Where a record contains a picture, omit the picture and repeat the rest exactly.
Recorded data below:
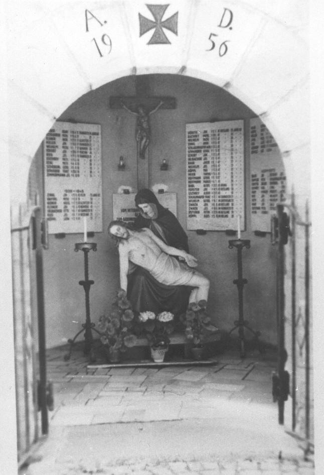 Ehemaliges Kriegerdenkmal in Gleiritsch aus dem Jahre 1956 auf dem alten Friedhof.
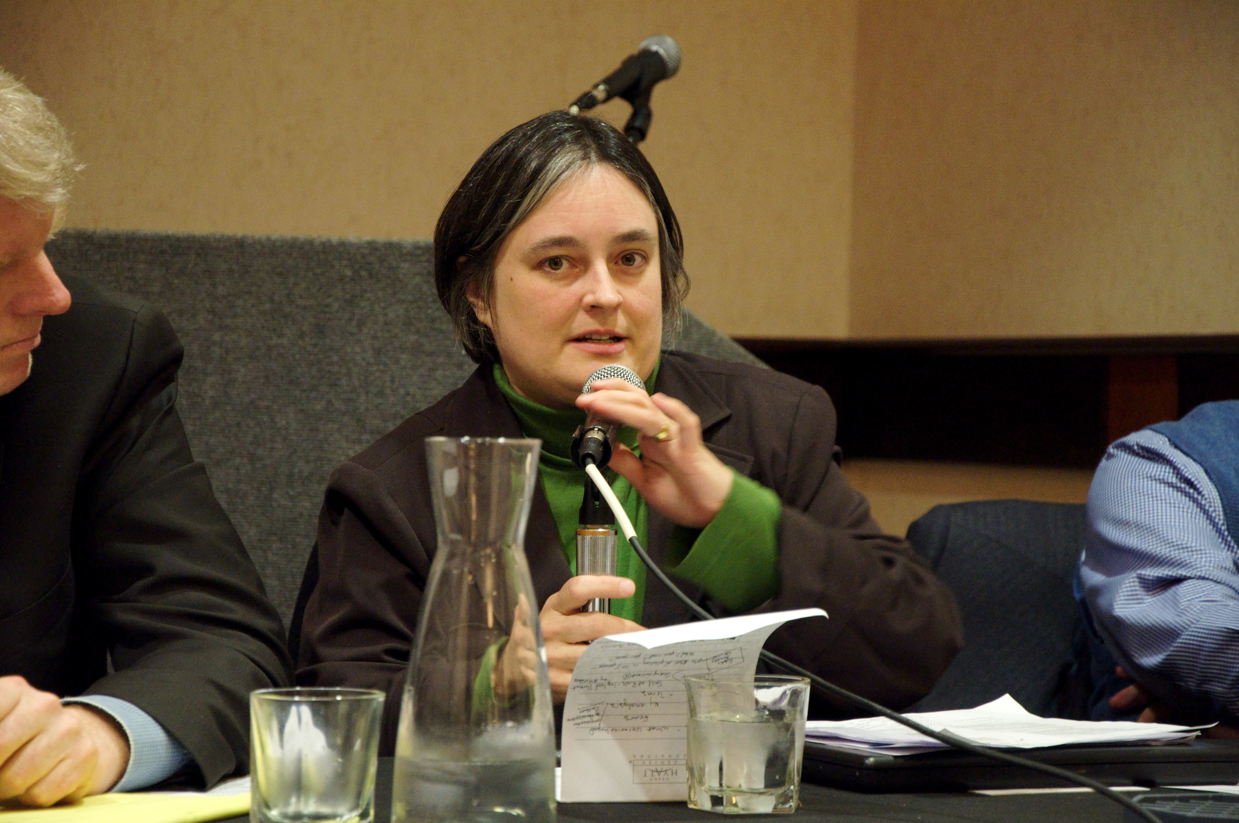 Laura Quilter
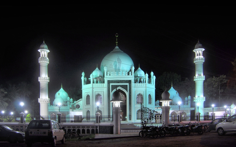 കരുനാഗപ്പള്ളി‍മുസ്ലീം‍പള്ളി
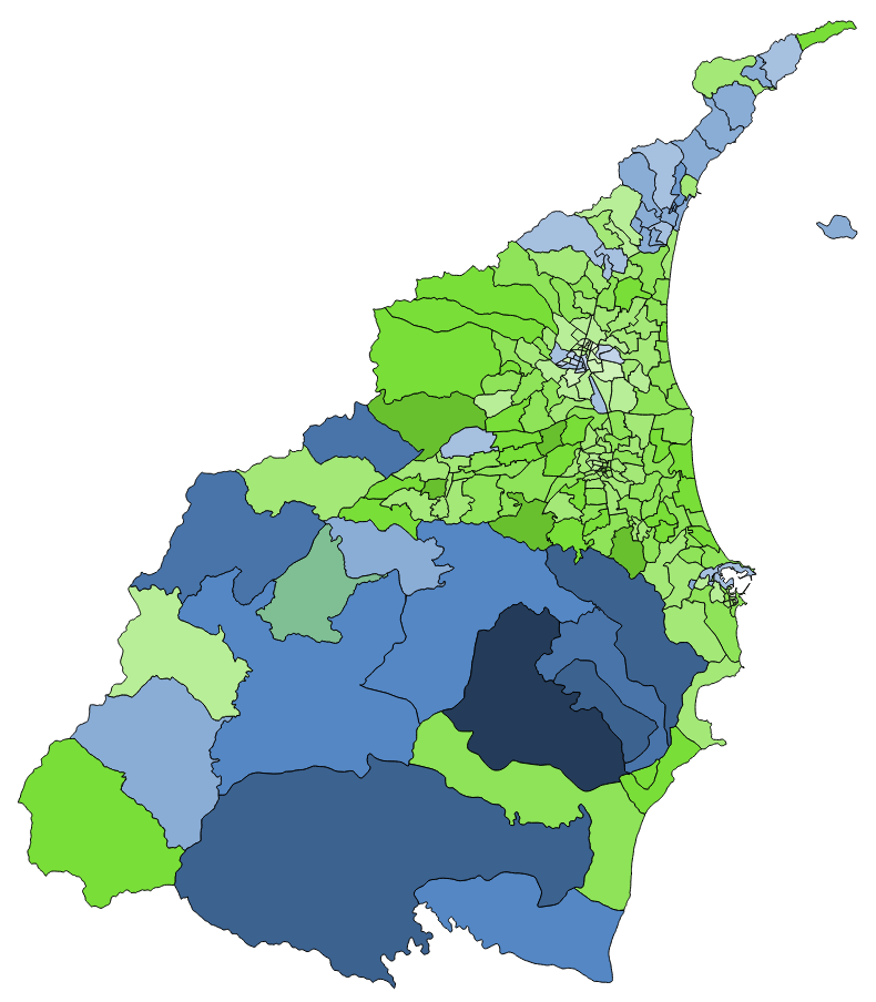 顏色對照表
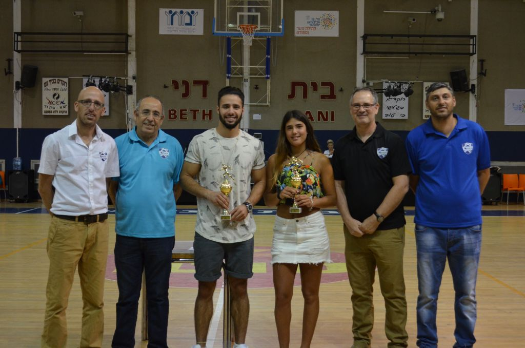 במרכז רתם אשכנזי, טניס, ספורטאית השנה 2015 ואסף סמואל, כדורסל, ספורטאי השנה 2014.
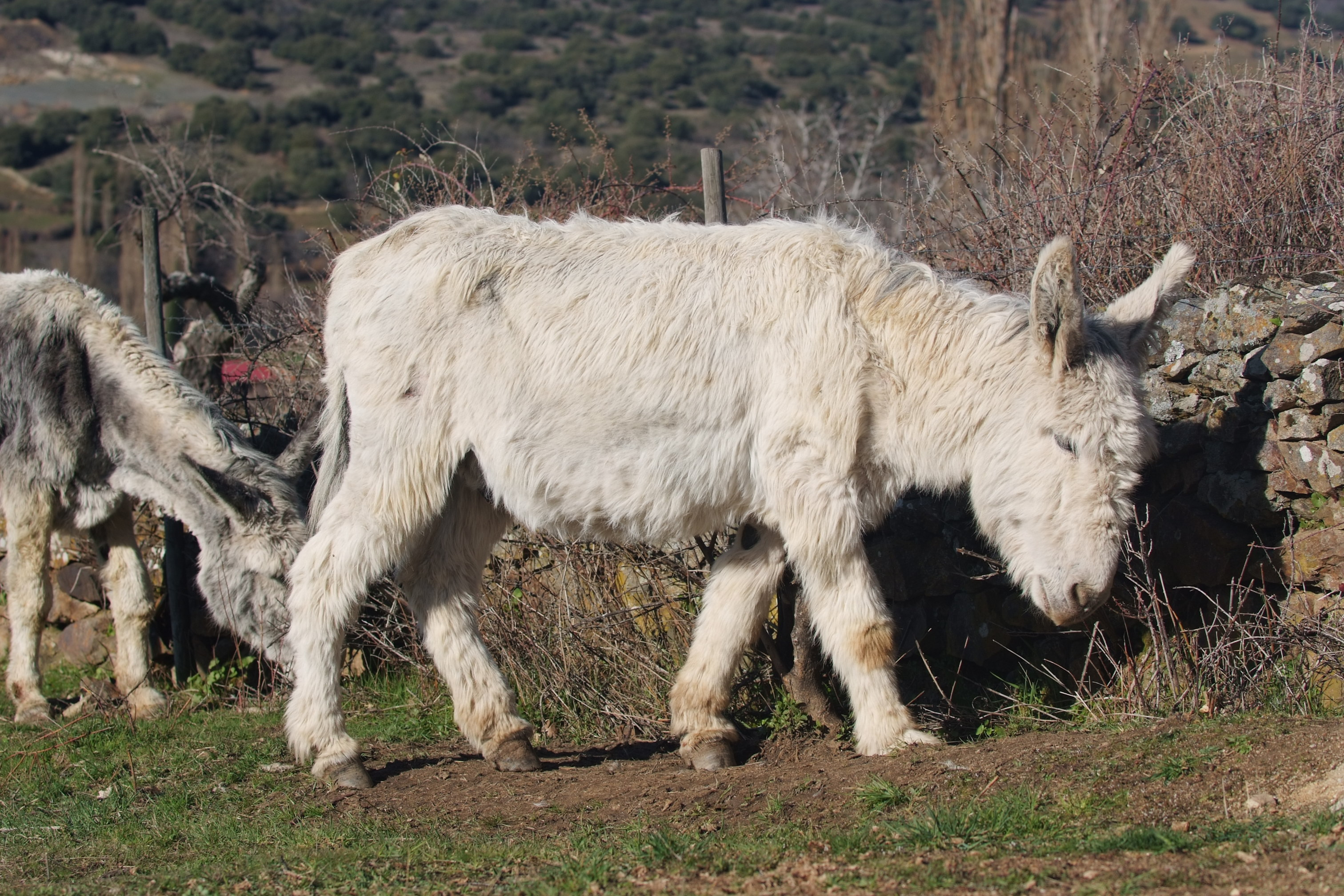 Burro pastando en las cuestas de Villafranca de la Sierra (Ávila; España)
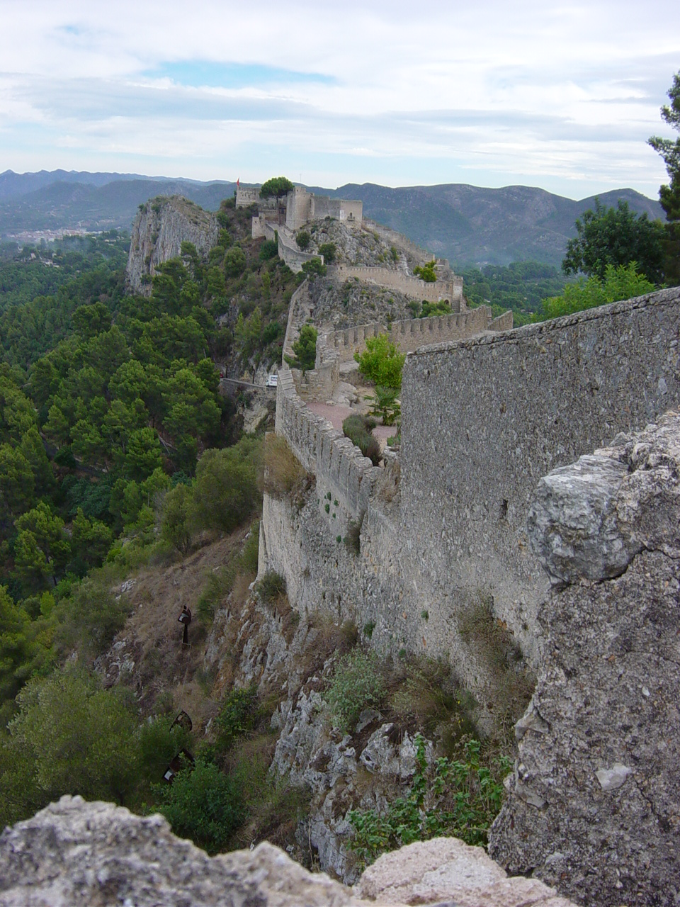 Teilansicht der Burg von Jativa
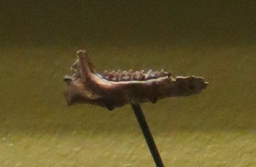 Fossil of Pseudamphimeryx- Took the picture at Natural History Museum, Basel
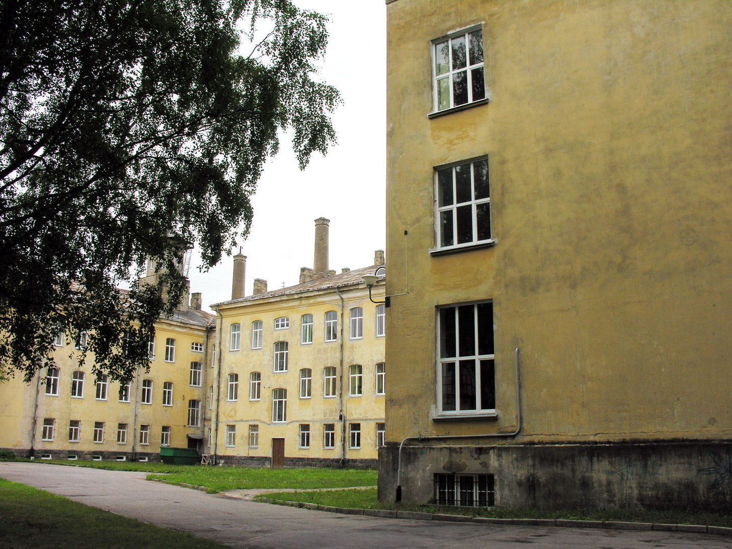 VU medicinos fakultetas Centrinis korpusas iš kiemo pusės Foto: Algirdas, 2006 m. rugpjūčio 8 d., Lietuva
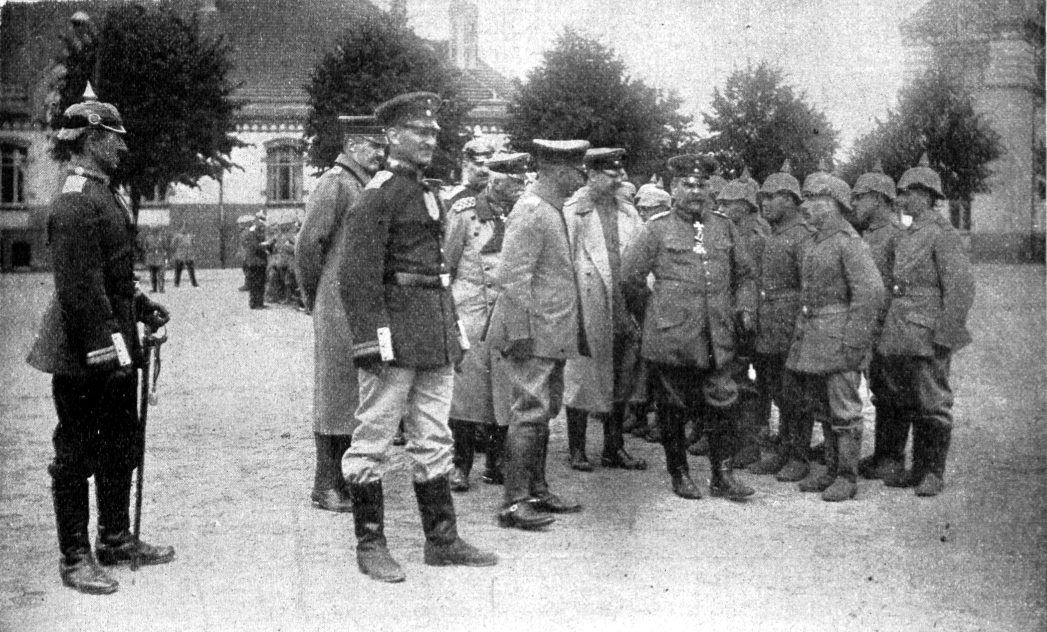 Der stellvertretende kommandierende General des IX. Armeekorps Exzellenz v. Roehl in Lübeck. Oberst v. Kuehnheim steht links während der General abschreitend besichtigt. Neben dem General steht der Generalleutnant Hoppenstedt.
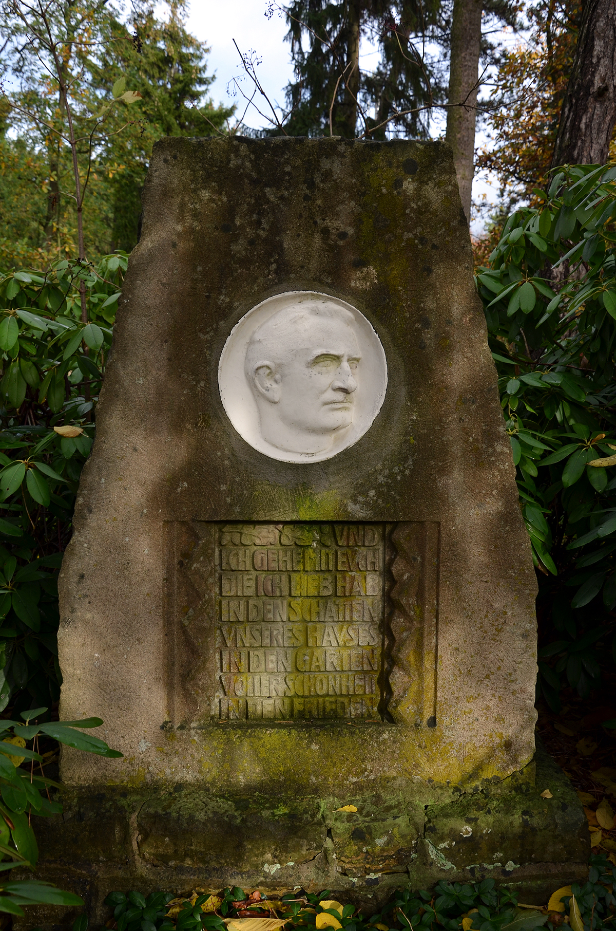 Gedenkstein (eines "hier" noch unidentifizierten Künstlers) mit einem Porträtmedaillon für den hannoverschen Möbelfabrikanten und Freimaurer Hermann Rexhausen. Der Stein für den Bauherren des - heutigen - Kulturdenkmals Hermannshof in Völksen trägt eine Inschrift mit einem Gedicht frei nach Otto Julius Bierbaum: „Und ich gehe mit Euch, die ich lieb hab, in den Schatten unseres Hauses, in den Garten voller Schönheit, in den Frieden“ ...
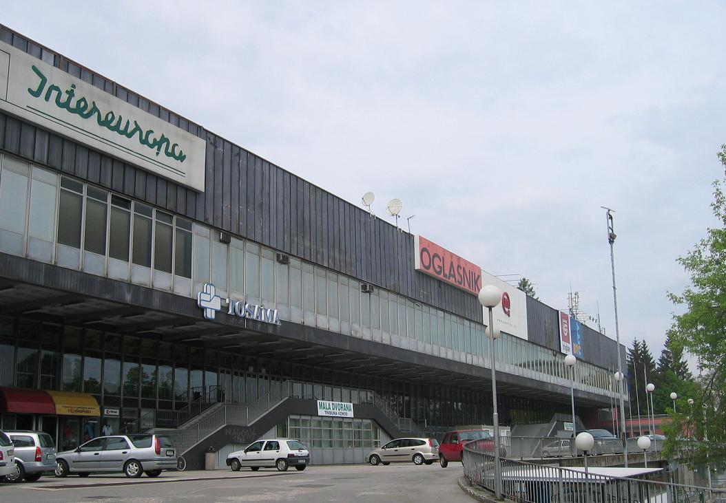 Hala Tivoli, Ljubljana photo:Ziga 16:17, 3 May 2006 (UTC)
End of Recorded data.
• Written solution:
 Ehemaliges Kriegerdenkmal in Gleiritsch aus dem Jahre 1956 auf dem alten Friedhof.
 Laura Quilter
 കരുനാഗപ്പള്ളി‍മുസ്ലീം‍പള്ളി
 顏色對照表
 במרכז רתם אשכנזי, טניס, ספורטאית השנה 2015 ואסף סמואל, כדורסל, ספורטאי השנה 2014.
 Burro pastando en las cuestas de Villafranca de la Sierra (Ávila; España)
 Teilansicht der Burg von Jativa
 Fossil of Pseudamphimeryx- Took the picture at Natural History Museum, Basel
 VU medicinos fakultetas Centrinis korpusas iš kiemo pusės Foto: Algirdas, 2006 m. rugpjūčio 8 d., Lietuva
 Der stellvertretende kommandierende General des IX. Armeekorps Exzellenz v. Roehl in Lübeck. Oberst v. Kuehnheim steht links während der General abschreitend besichtigt. Neben dem General steht der Generalleutnant Hoppenstedt.
 Gedenkstein (eines "hier" noch unidentifizierten Künstlers) mit einem Porträtmedaillon für den hannoverschen Möbelfabrikanten und Freimaurer Hermann Rexhausen. Der Stein für den Bauherren des - heutigen - Kulturdenkmals Hermannshof in Völksen trägt eine Inschrift mit einem Gedicht frei nach Otto Julius Bierbaum: „Und ich gehe mit Euch, die ich lieb hab, in den Schatten unseres Hauses, in den Garten voller Schönheit, in den Frieden“ ...
 Hala Tivoli, Ljubljana photo:Ziga 16:17, 3 May 2006 (UTC)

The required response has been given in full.